The year after that we would do dialysis out at camp. Basically mom and I are crazy and don't always admit our limits. But again God used that. What was good for me was to see how many people wanted to see what we did 5 days of the week. Also it was fun when Kenny found out we were bringing it out because I would be on dialysis for three hours and I recall him saying something like "You mean I get to nap for three hours int he afternoon!" We set up the machine in the women's staff cabin which is also often the nurses cabin and even if he wasn't in the bed next to me when I fell asleep he was always there when I woke up. That was a nice feeling. And a few of my brother did that at home and even were at the hospital when I was on dialysis. A few other people stopped by the house to support mom and I to see what we did and encourage us. That love and support is something I will always be grateful for. There were some hard days and doing that out at camp was not at all easy. But the people who love us getting excited about things or encouraging us on left a big impact on my heart.
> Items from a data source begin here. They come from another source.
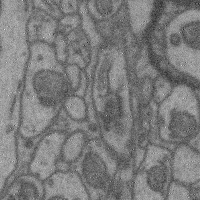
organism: Mouse
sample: Cerebral cortex
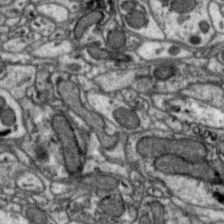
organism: Zebra finch
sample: Brain
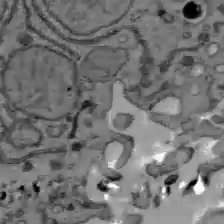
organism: C57BL Mouse
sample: Liver
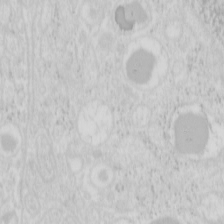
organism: Mouse
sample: Pancreas
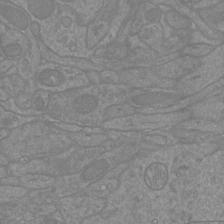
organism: Mouse
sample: Cortical neurons
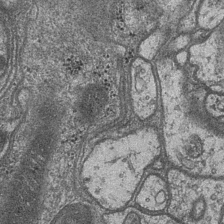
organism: Drosophila
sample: Optic medulla
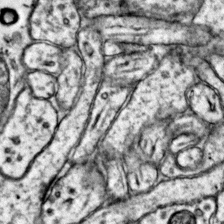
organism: Mouse
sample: Primary visual cortex
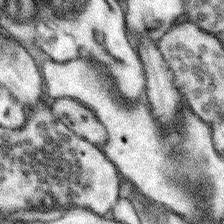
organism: Mouse
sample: Somatosensory cortex neuropil
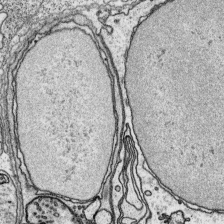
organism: Platynereis dumerilii
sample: Parapodia
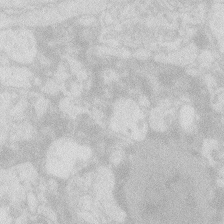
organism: Zebrafish
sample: Macrophage
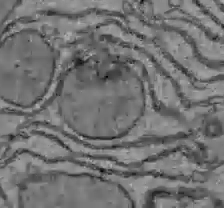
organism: C57BL Mouse
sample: Liver
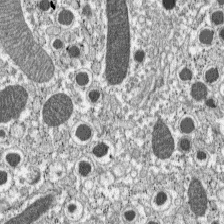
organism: C57BL Mouse
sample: Pancreatic islet
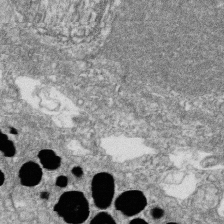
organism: Zebrafish
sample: Cilia; retinal pigment epithelium
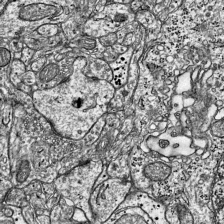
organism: Mouse
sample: Visual Cortex
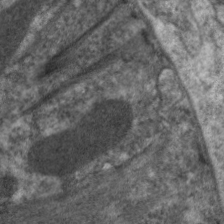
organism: C. elegans
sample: Pharynx
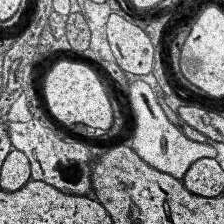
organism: Human
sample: Temporal Lobe
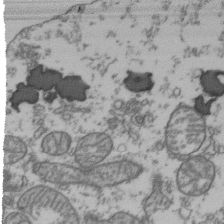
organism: Human
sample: Activated Jurkat CD4+ T cells
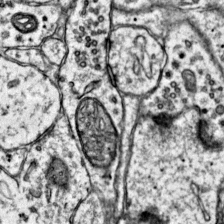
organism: Mouse
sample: Primary visual cortex
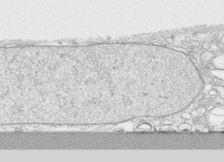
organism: Human
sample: CRL-1474
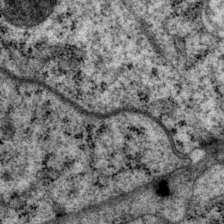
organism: P. pacificus
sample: Pharynx
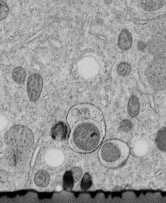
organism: C. elegans
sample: C. elegans embryo early stage
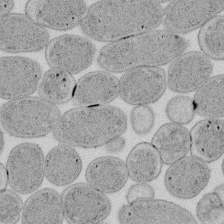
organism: E. coli
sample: Bacterial nucleoid
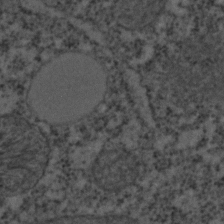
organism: C. elegans
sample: C. elegans embryo
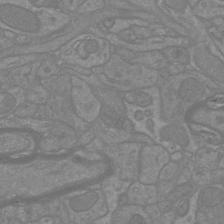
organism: Mouse
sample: Cortical neurons
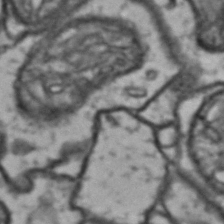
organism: Drosophila
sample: Brain
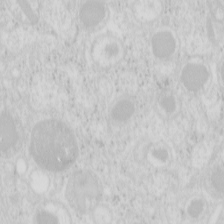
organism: Mouse
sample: Pancreas
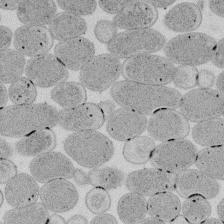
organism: E. coli
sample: Bacterial nucleoid
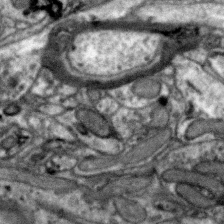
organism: Zebra finch
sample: Brain
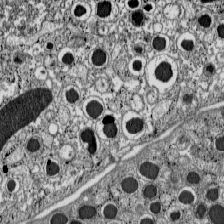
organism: C57BL Mouse
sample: Pancreatic islet
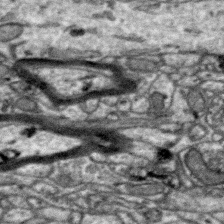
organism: Zebra finch
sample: Brain
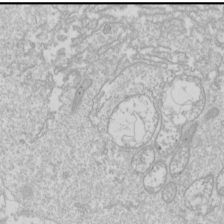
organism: Drosophila
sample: Cell division; meiosis; drosophila spermatocytes
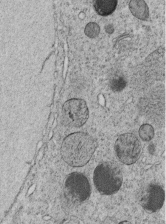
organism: C. elegans
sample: C. elegans embryo early stage
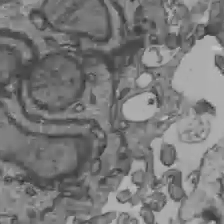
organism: C57BL Mouse
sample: Liver
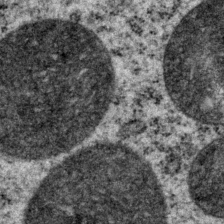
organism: P. pacificus
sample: Pharynx
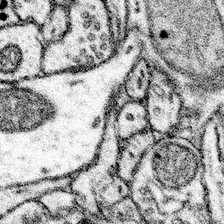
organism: Mouse
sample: Somatosensory cortex neuropil
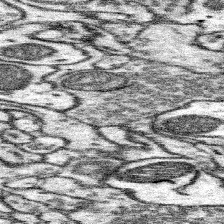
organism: Mouse
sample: Somatosensory cortex neuropil
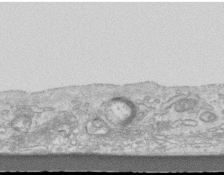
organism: Mouse
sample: Centriole in ependymal cells
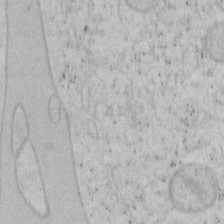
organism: Human
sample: HeLa cells
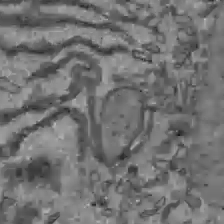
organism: C57BL Mouse
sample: Liver
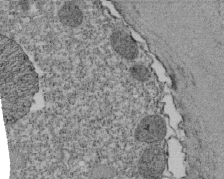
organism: Tetrahymena
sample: Cilia in tetrahymena
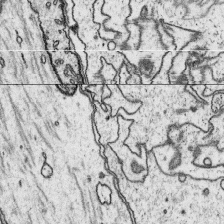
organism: Platynereis dumerilii
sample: Parapodia
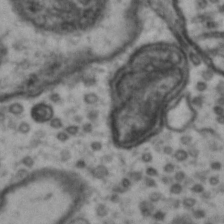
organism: Drosophila
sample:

So I was writing these memories down in church today and one of the things I wrote down was leading music with Gary, all of it. Every moment was beautiful. When Gary came aboard he asked names of people who were on the team or who would help and even though I hadn't really been on the team in like a year not really by choice someone told Gary "Abby." And that was it. Gary trusting me to lead helped me learn to trust myself and my voice. I remember it happening sort of slowly. That Gary would step away from the mic in the middle of a line and I recall looking over at him like why are you leaving me!?! Ha! But as time went on I became less scared and more sure largely in part because Gary trusted me. That will always be a big deal to me. Also for me there were a lot of moments when God made himself known in small ways to me through that. Like the times when I had never heard a song before but knew it out of nowhere like I had been singing it since birth. I recall that happening very clearly with the song Exalted (Yahweh) by Tomlin. And I also recall part of the song being very quiet and just Gary and I leading. Sometimes that would happen during practice. Where the rest of the team would be doing whatever because we messed around a lot during practice but where Gary and I would start singing a song together and sometimes everyone else would slowly join in sometimes they would not. But for me there were some moments in those practices and it those times of leading that felt scared. Like we unworthy being were standing in the throne room bringing the only offering we could. I also recall feeling that way a few times when we would practice with Gar leading because Gary had to head into work. My brother Gar also trusted me to lead and at times to know songs better than him. I recall at least a handful of times in practice with Gar leading him turning to me and saying "How does this go again?" Loved those moments with him. And still love thinking about him leading because I would tell him "Come on. Your coming to practice. Let's go. Up to the chapel." Haha. I still don't know if at the time he wanted that but at the time I had decided "I am your sister and I see this in you so you don't get to say no." Man I'm obnoxious. Sorry brother but I think it worked out so it's fine.

Ok I have another but it is long so I think I might post about it next week since I already feel bad about how long this post is.

For those who are campers treasure these moments and write them down so that you can remember them. Years later you will look back and say "See, God is good all the time. Look at what he has done." And continue to build on those friendships made at camp. Those friends will speak Gods truth into your life time and time again in the good and bad. Friends like that are priceless.
For those of you who have served out at camp or on the camp board or supported campers in going or faithfully prayed for camp - Thank you. What we all do is changing lives and is helping call people home into the arms of our loving, good, good father.